I've stumbled across something I think is true, but I don't know how to show it. It started to haunt me.
My conjecture is that for every prime $p$, if you look at $2^{p-1}-1$ this is divisible by $p$. For example: $p=7$. $\frac{2^6 - 1}{7} = \frac{64 -1}{7} = \frac{63}{7}= 9$ Another $p=29$: $\frac{2^{28} -1}{29} = \frac{268435455}{29} = 9256395$
It seems to only hold for primes. And I suspect it has some relation with that $2^{p-1}$ has only $2$ as prime factor?
It would be greatly appreciated if someone would be so kind to point me in the right direction. I'm not sure how to show to myself this indeed always holds.
Let $p$ be a prime and $a$ be an integer that is not divible by $p$.
Then the function $\phi: \mathbb{Z}_p\to\mathbb{Z}_p$, $\phi(n) = a\cdot n$ is bijective.
Indeed, if $\phi(x) = \phi(y) \Rightarrow ax=ay$
How $a$ is not divisible by $p$, then $a\ne 0$ in $\mathbb{Z}_p$ and how $\mathbb{Z}_p$ is a field, exists $a^{-1}\in\mathbb{Z}_p$. Hence
$ax=ay \Rightarrow a^{-1}ax=a^{-1}ay \Rightarrow x=y$. So $\phi$ is injective.
From $\phi(a^{-1}x) = aa^{-1}x = x$, we deduce that $\phi$ is surjective and therefore bijective.
How $\phi(0)=0$, then the restriction $\hat{\phi}: \mathbb{Z}_p-\lbrace 0\rbrace \to\mathbb{Z}_p-\lbrace 0\rbrace$, $\hat\phi(n) = a\cdot n$ is bijective.
So, in $\mathbb{Z}_n$, we have
$1\cdot 2\cdot \ldots \cdot(p-1) = \hat\phi(1)\cdot\hat\phi(2)\ldots\cdot\hat\phi(p-1) = a\cdot 1\cdot a \cdot 2\cdot\ldots\cdot a \cdot (p-1) = \\ a^{p-1} \cdot 1\cdot 2\cdot \ldots \cdot(p-1)$
$\Rightarrow \left(a^{p-1}-1\right)\cdot1\cdot 2\cdot \ldots \cdot(p-1) = 0$.

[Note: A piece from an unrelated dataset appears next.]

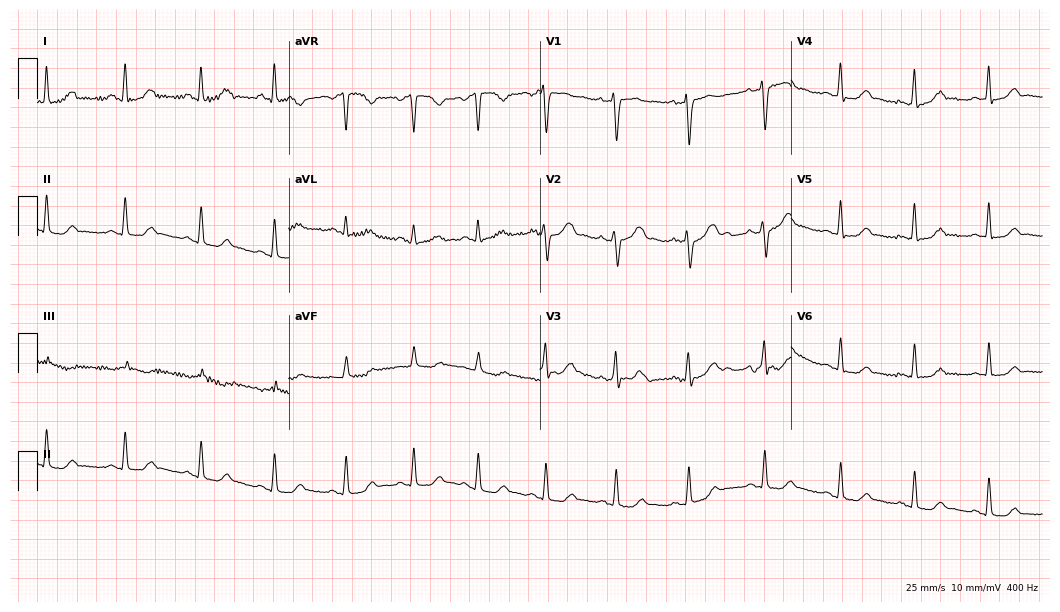
ECG (10.2-second recording at 400 Hz) — a 39-year-old woman. Labelled as a normal ECG.

$\mathbb{Z}_p$ is a field and $1\cdot 2\cdot \ldots \cdot(p-1)\ne 0$, then $a^{p-1}-1=0$ in $\mathbb{Z}_p$.
Therefore $p|a^{p-1}-1$ (Fermat's Little Theorem)
In particular, for $a=2$, we have $p|2^{p-1}-1$ for all odd prime $p$.